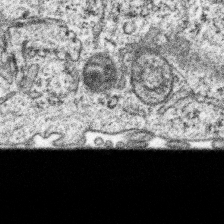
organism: Human
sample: HeLa cells
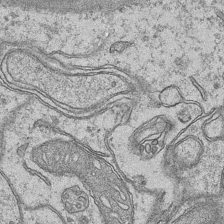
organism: Mouse
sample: CA1 Hippocampus
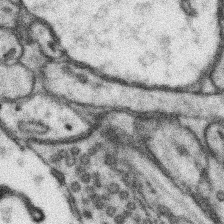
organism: Mouse
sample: Somatosensory cortex neuropil
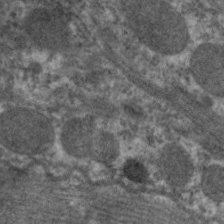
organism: C. elegans
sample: Pharynx
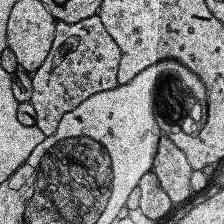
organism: Human
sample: Temporal Lobe
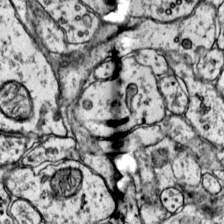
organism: Mouse
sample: Primary visual cortex
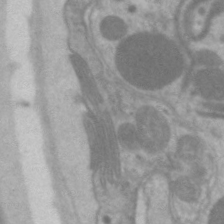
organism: C. elegans
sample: Pharynx
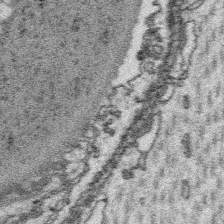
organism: Platynereis dumerilii
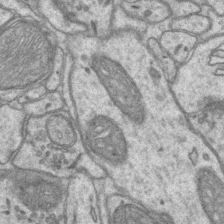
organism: Mouse
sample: CA1 Hippocampus
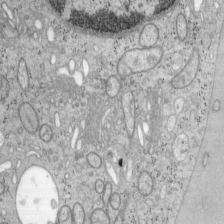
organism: Mouse
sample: OT-I killer T cells with ID8 ovarian cancer cells
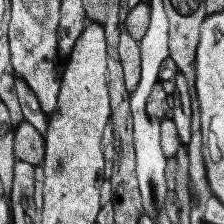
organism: Human
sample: Temporal Lobe
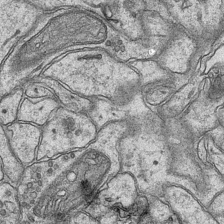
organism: Mouse
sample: CA1 Hippocampus
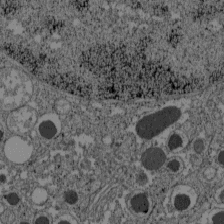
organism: C57BL Mouse
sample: Pancreatic islet
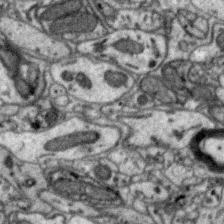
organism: Zebra finch
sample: Brain
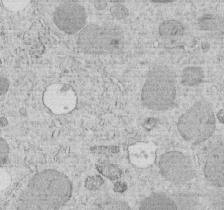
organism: C. elegans
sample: C. elegans embryo early stage
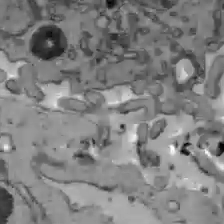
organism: C57BL Mouse
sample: Liver
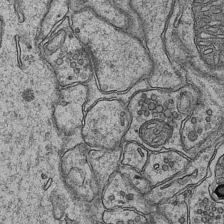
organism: Mouse
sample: CA1 Hippocampus
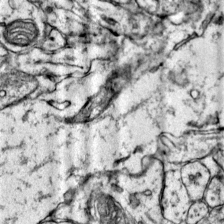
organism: Mouse
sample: Primary visual cortex
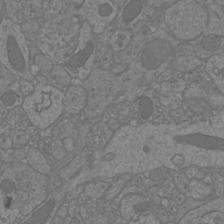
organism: Mouse
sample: Cortical neurons
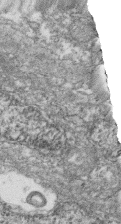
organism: Zebrafish
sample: Cilia; retinal pigment epithelium
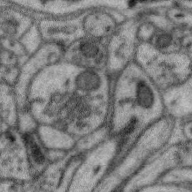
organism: Zebra finch
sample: Brain
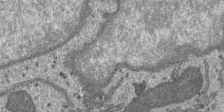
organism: Human
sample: Lung epithelial cells infected with SARS-CoV-2
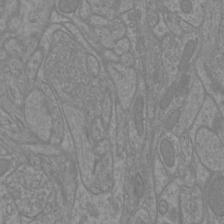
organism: Mouse
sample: Cortical neurons
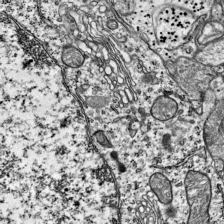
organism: Mouse
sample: Visual Cortex
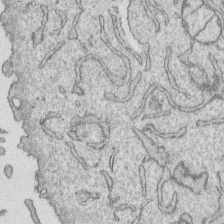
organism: Human
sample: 1205lu cells
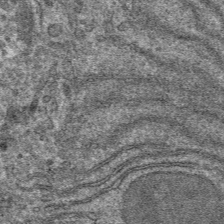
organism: Mouse
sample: Mouse hepatocytes
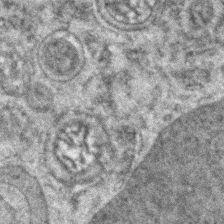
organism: Zebrafish
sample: Zebrafish embryo
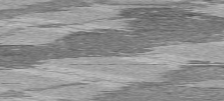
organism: C57BL Mouse
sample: Heart
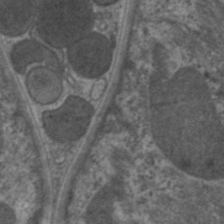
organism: C. elegans
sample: Pharynx
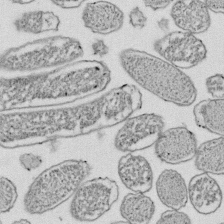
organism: E. coli
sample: Bacterial nucleoid
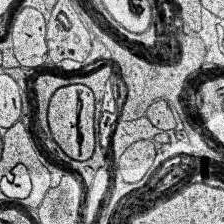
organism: Human
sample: Temporal Lobe
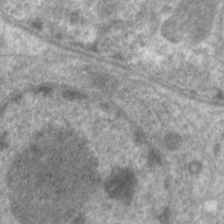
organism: C. elegans
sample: Pharynx
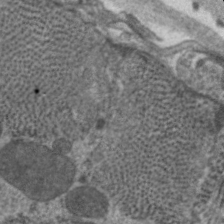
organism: C. elegans
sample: Pharynx
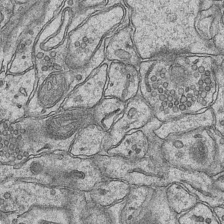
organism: Mouse
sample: CA1 Hippocampus
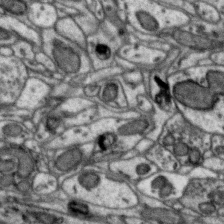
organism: Zebra finch
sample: Brain
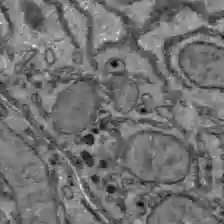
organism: C57BL Mouse
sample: Liver
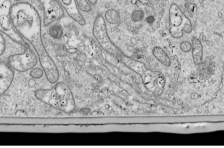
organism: Drosophila
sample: Cell division; meiosis; drosophila spermatocytes
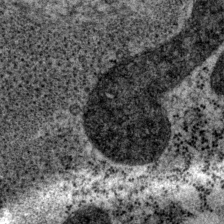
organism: P. pacificus
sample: Pharynx
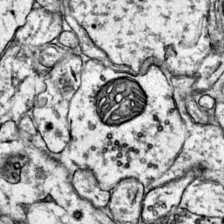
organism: Mouse
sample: Primary visual cortex
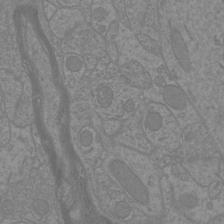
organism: Mouse
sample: Cortical neurons

****

Please make an exact copy of the records, leaving out any picture.

> [SOLVED PROBLEM]:
organism: Human
sample: HeLa cells
organism: Mouse
sample: CA1 Hippocampus
organism: Mouse
sample: Somatosensory cortex neuropil
organism: C. elegans
sample: Pharynx
organism: Human
sample: Temporal Lobe
organism: Mouse
sample: Primary visual cortex
organism: C. elegans
sample: Pharynx
organism: Platynereis dumerilii
organism: Mouse
sample: CA1 Hippocampus
organism: Mouse
sample: OT-I killer T cells with ID8 ovarian cancer cells
organism: Human
sample: Temporal Lobe
organism: Mouse
sample: CA1 Hippocampus
organism: C57BL Mouse
sample: Pancreatic islet
organism: Zebra finch
sample: Brain
organism: C. elegans
sample: C. elegans embryo early stage
organism: C57BL Mouse
sample: Liver
organism: Mouse
sample: CA1 Hippocampus
organism: Mouse
sample: Primary visual cortex
organism: Mouse
sample: Cortical neurons
organism: Zebrafish
sample: Cilia; retinal pigment epithelium
organism: Zebra finch
sample: Brain
organism: Human
sample: Lung epithelial cells infected with SARS-CoV-2
organism: Mouse
sample: Cortical neurons
organism: Mouse
sample: Visual Cortex
organism: Human
sample: 1205lu cells
organism: Mouse
sample: Mouse hepatocytes
organism: Zebrafish
sample: Zebrafish embryo
organism: C57BL Mouse
sample: Heart
organism: C. elegans
sample: Pharynx
organism: E. coli
sample: Bacterial nucleoid
organism: Human
sample: Temporal Lobe
organism: C. elegans
sample: Pharynx
organism: C. elegans
sample: Pharynx
organism: Mouse
sample: CA1 Hippocampus
organism: Zebra finch
sample: Brain
organism: C57BL Mouse
sample: Liver
organism: Drosophila
sample: Cell division; meiosis; drosophila spermatocytes
organism: P. pacificus
sample: Pharynx
organism: Mouse
sample: Primary visual cortex
organism: Mouse
sample: Cortical neurons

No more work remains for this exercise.